Omit every picture and output the rest of the records exactly as they are.

Source data
+--
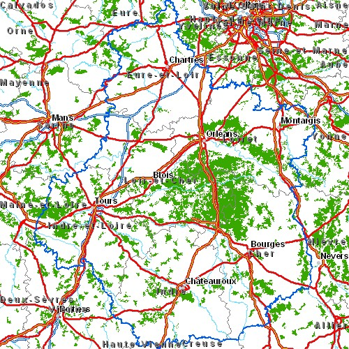 Carte routière de la région Centre Légende
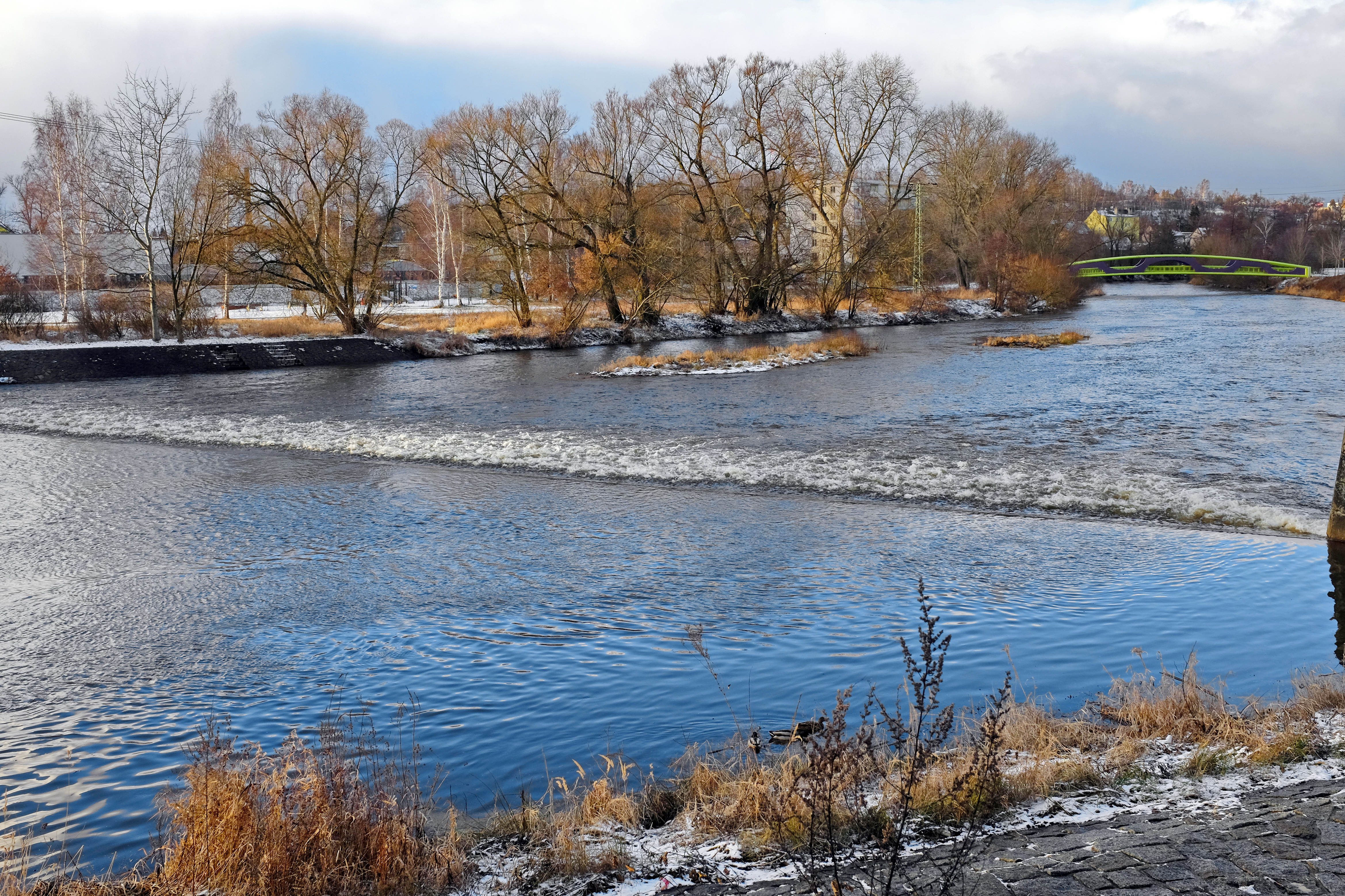 Karlovy Vary-Tuhnice Tuhnický jez
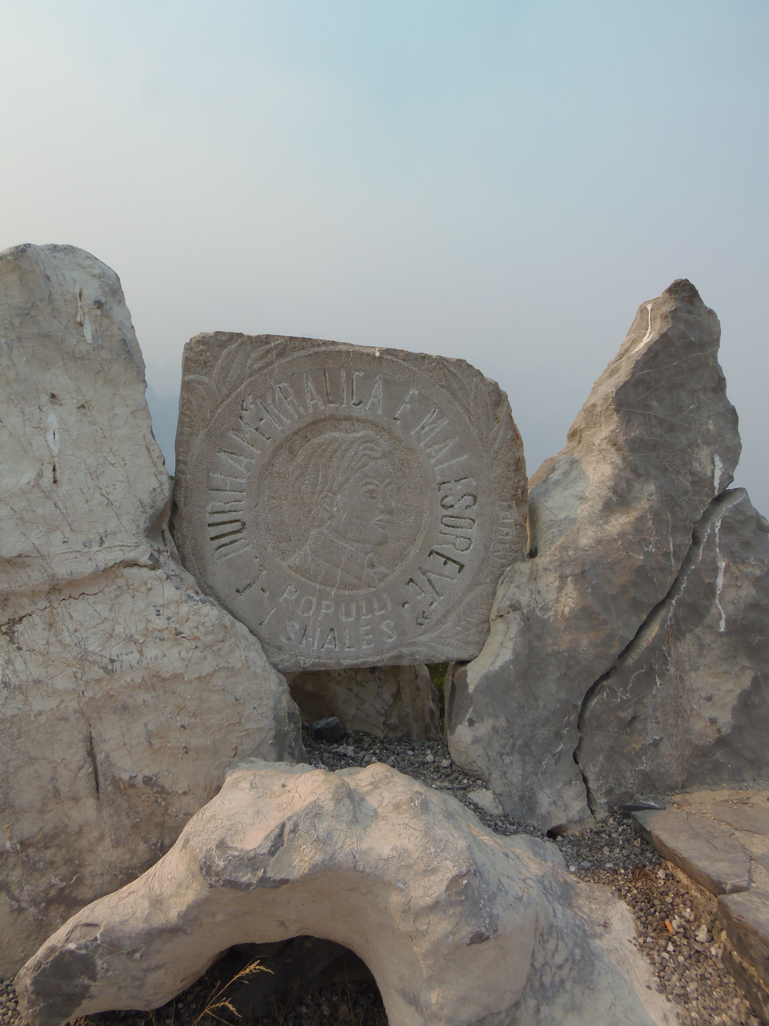 Thethi, Shkoder
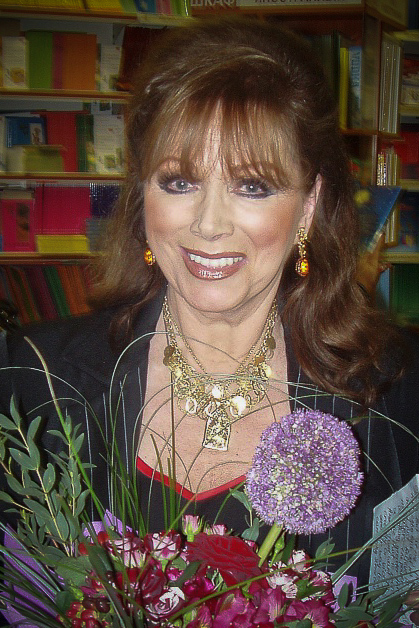 Писательница Джеки Коллинз
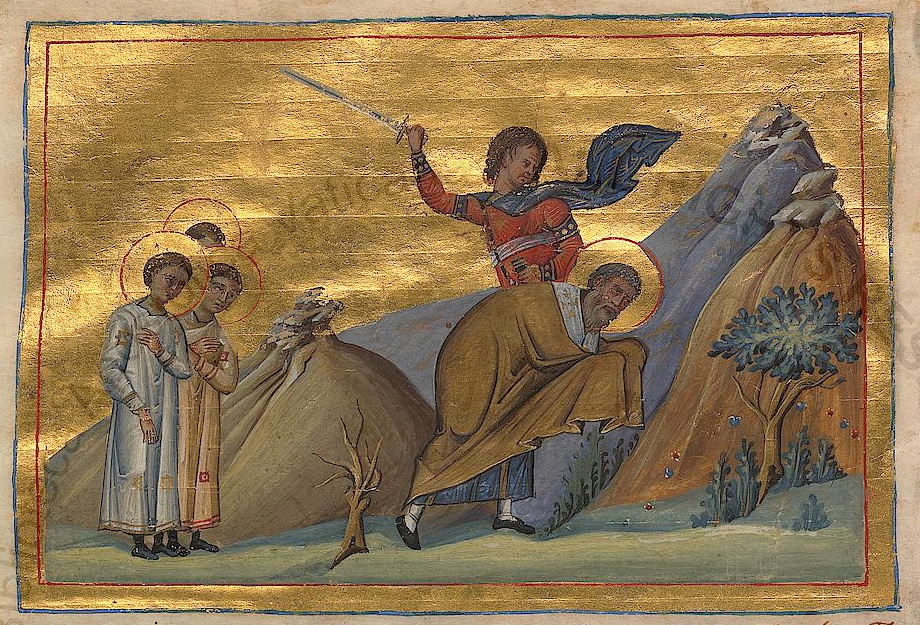 Священномученик Вавила и с ним три отрока Урван, Прилидиан, Епполоний и мать их Христодула Константинополь. 985 г. Миниатюра Минология Василия II. Ватиканская библиотека. Рим.
+--
* **RESPONSE TO THIS EXERCISE**:
 Carte routière de la région Centre Légende
 Karlovy Vary-Tuhnice Tuhnický jez
 Thethi, Shkoder
 Писательница Джеки Коллинз
 Священномученик Вавила и с ним три отрока Урван, Прилидиан, Епполоний и мать их Христодула Константинополь. 985 г. Миниатюра Минология Василия II. Ватиканская библиотека. Рим.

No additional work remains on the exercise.